You’re probably already seeing some of the connections already.  There are all kinds of people in our lives and on our teams, and each of these individuals is gifted in different ways.  If we want to capture the king and achieve our goal, we need to understand the players we have around us and leverage their strengths.   To continue with the chess analogy, it doesn’t make sense to make everyone move diagonally like bishops.  Maybe some people are knights, who use their knack for maneuvering to get around problems.  Maybe some are pawns, who are always willing to be the first to step out front and plow the way forward.  Maybe some are queens with the vision to move across the entire board.  Think about yourself for a moment.  How often have you been on teams where your context, experiences, skills, etc. have truly been leveraged?  What was that like?  I’ve been on some teams where I feel my uniqueness was valued and it made me feel incredible and as a result my work was great.  I’ve also experienced the opposite and that was pretty crummy. 
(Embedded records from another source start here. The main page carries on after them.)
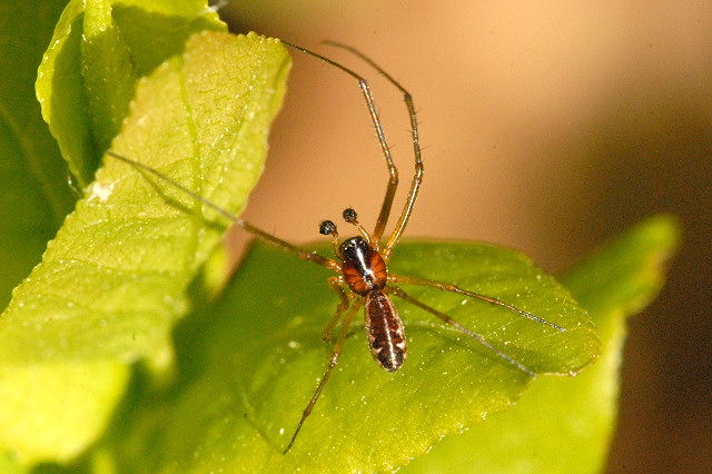 Neriene peltata from Commanster, Belgian High Ardennes .
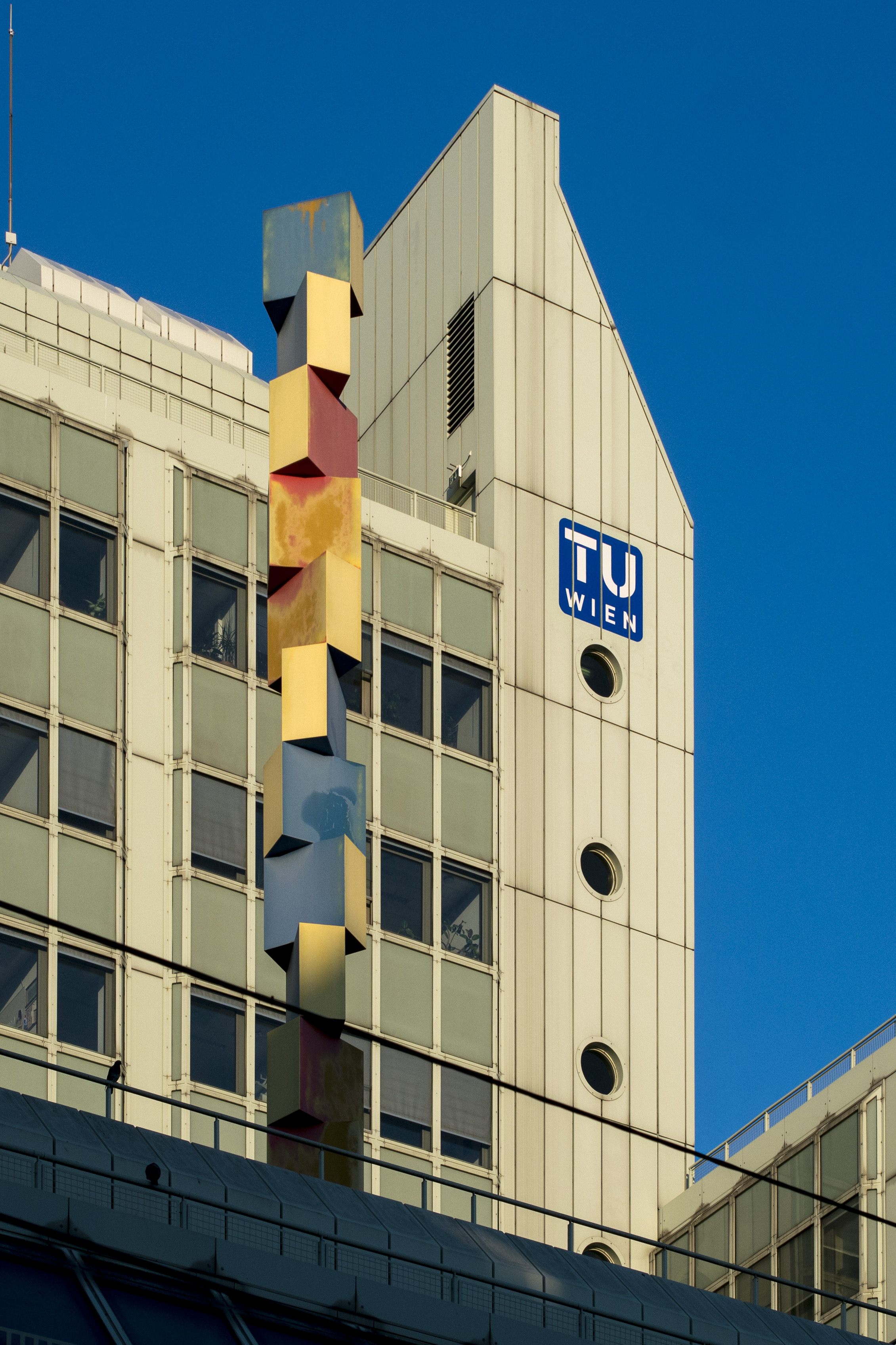 Kunstwerk von Roland Goeschl, TU Wien
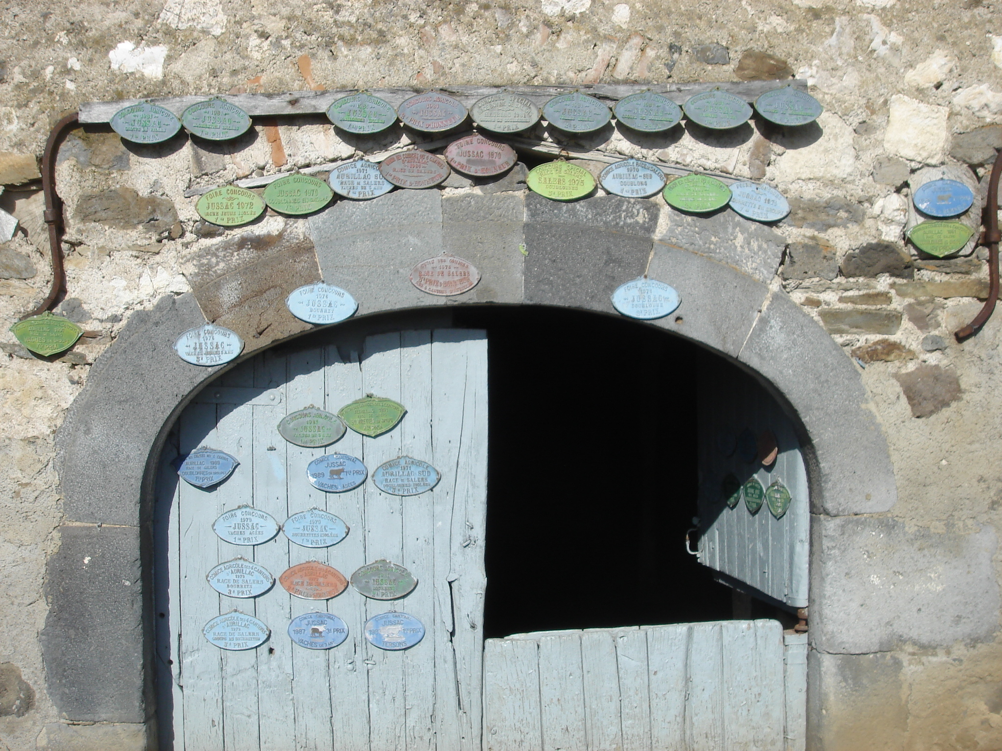 Ferme de Messac. Reilhac (15) France. Porte de l'étable, plaque de concours.

As we lead and work on teams, it’s up to us to figure out what others bring to the table and how we can help them be in a position to best leverage those strengths.  Think of some of the people you work with.  What do they bring that you can leverage to make you and the team better?  Maybe it’s a skill they have, work experience, life experience, a point of view, etc.  Do they know you value that in them?  What are you doing to leverage this magic? (Seriously, challenge yourself to come up with a very tactical answer.  If we’re being real with each other, if we can’t come up with a solid answer in like 5 seconds about what we are specifically doing to unleash the skills we all bring, we probably aren’t doing good enough in that area.)
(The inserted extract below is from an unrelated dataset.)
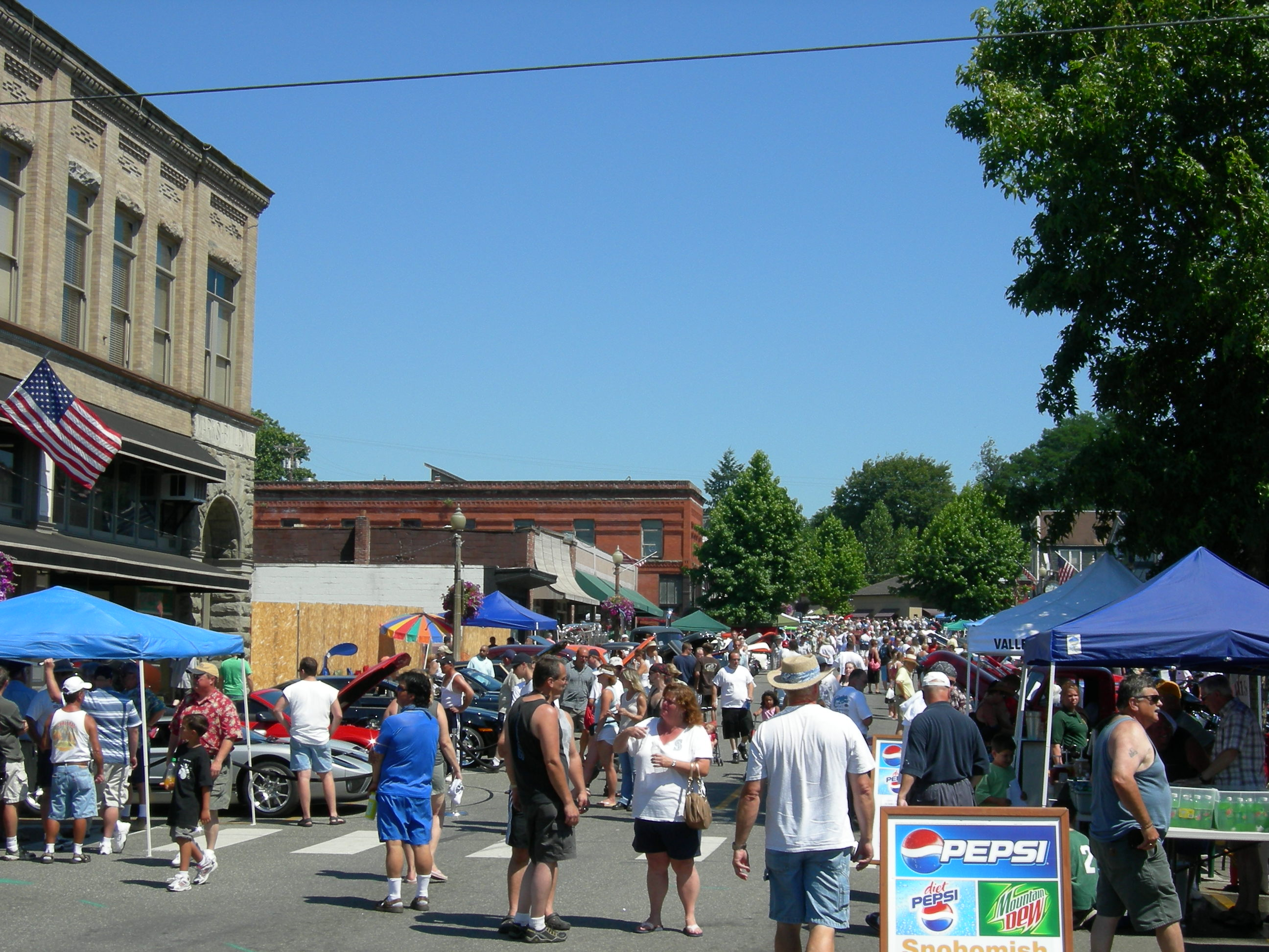 Kla-Ha-Ya days, Snohomish, Washington

The challenge: How are you helping people unleash and leverage their context, experiences, skills, etc.?   

Have a jolly good day,

Andrew Embry

Connect 4 and Making Human Connections (4-25-18)

Last week was about Chutes and Ladders and recognizing that we all play on different boards.  This week we are going to reflect on Connect 4 and searching for connections.

In case you’ve never played Connect 4, it’s kind of like Tic-Tac-Toe.  The goal is to get 4 in a row.  In order to do this, you have to look for connections.  In this game, things can connect vertically, horizontally, and diagonally.  Alice recently received this game for her 6th birthday, and as she started playing she initially didn’t ever look for connections diagonally.  Instead, she just focused on horizontal connections, and didn’t look further than this.  This led to her missing opportunities.  Over time, she’s learned to do a better job of looking for all kinds of different connections.

You might be wondering what this has to do with anything.  I think that life is often like a long game of Connect 4, where one of the goals is to connect with other people.  In Connect 4, you might make connections vertically, horizontally, or diagonally.  I bring all of the above up, because it is our responsibility to always look for ways to connect with each other. 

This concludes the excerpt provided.